Rafael Conrado

Personal information
- Full name: Rafael Conrado Prudente
- Date of birth: 14 January 1995 (age 31)
- Place of birth: Uberlândia, Brazil
- Height: 1.89 m (6 ft 2 in)
- Position: Forward

Team information
- Current team: Nadur Youngster
- Number: 9

Youth career
- 2015–2016: Campinas
- 2016–2017: Goianésia

Senior career*
- Years: Team / Apps / (Gls)
- 2015–2017: Stahl Brandenburg / 48 / (27)
- 2017–2019: Werderaner FC Viktoria 1920 / 51 / (35)
- 2019–2021: MSV Neuruppin / 15 / (15)
- 2021–2022: Fgura United / 19 / (12)
- 2022–2023: Qala Saints / 19 / (14)
- 2023: Persikabo 1973 / 7 / (1)
- 2024: Oratory Youths / 11 / (8)
- 2024: Adhyaksa / 3 / (0)
- 2025: Rio Branco / 0 / (0)
- 2025–: Nadur Youngster / 8 / (10)

= Rafael Conrado =

Brazilian footballer

Rafael Conrado Prudente (born 14 January 1995) is a Brazilian professional footballer who plays as a forward for Gozo Football League First Division club Nadur Youngster.

==Club career==
Born in Uberlândia, Brazil, at a young age, he has played abroad and joined several local Germany clubs, and finally decided to go to another country. He went to Malta and joined the Maltese Challenge League club Fgura United in the 2021 season.

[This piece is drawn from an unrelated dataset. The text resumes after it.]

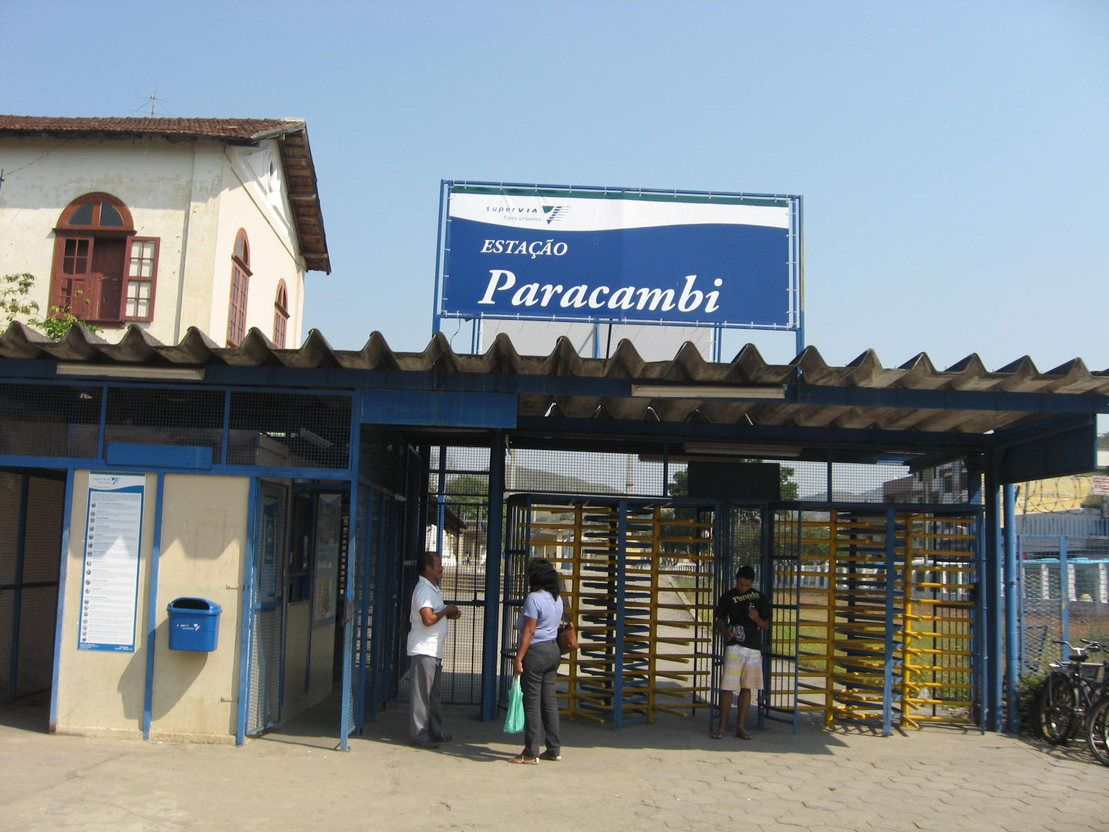 Estação Paracambi.

In 2022–23 season, Conrado signed with Qala Saints. Conrado won the BOV GFA Player of the Month awards for September 2022 and October 2022 respectively, joined the Saints at the beginning of the season from Fgura United is a scorer who also distinguishes himself with the leadership and confidence he inspires in his team-mates in difficult phases during the games. He has also featured this season in Malta with Qala Saints. In all matches, he made 26 appearances and scored total 19 goals.

===Persikabo 1973===
On 5 July 2023, Conrado signed a contract with Indonesian club Persikabo 1973. He made his league debut for the club in a 0–0 draw against Persija Jakarta on 9 July 2023. On 13 August 2023, he scored his first league goal of for the club, scoring in a 3–2 away lose over Borneo Samarinda at the Segiri Stadium.